== What you have to do ==
Each entry below must be repeated exactly, with pictures left out.

-------------------------

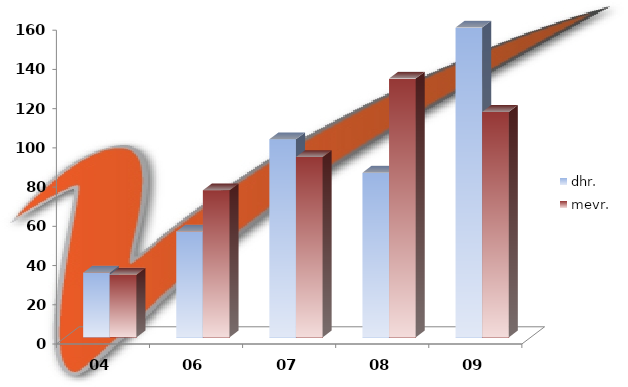
| Category | dhr. | mevr. |
|---|---|---|
| 04 | 33 | 32 |
| 06 | 54 | 75 |
| 07 | 101 | 92 |
| 08 | 84 | 132 |
| 09 | 158 | 115 |

-------------------------

== Result of the task ==
| Category | dhr. | mevr. |
|---|---|---|
| 04 | 33 | 32 |
| 06 | 54 | 75 |
| 07 | 101 | 92 |
| 08 | 84 | 132 |
| 09 | 158 | 115 |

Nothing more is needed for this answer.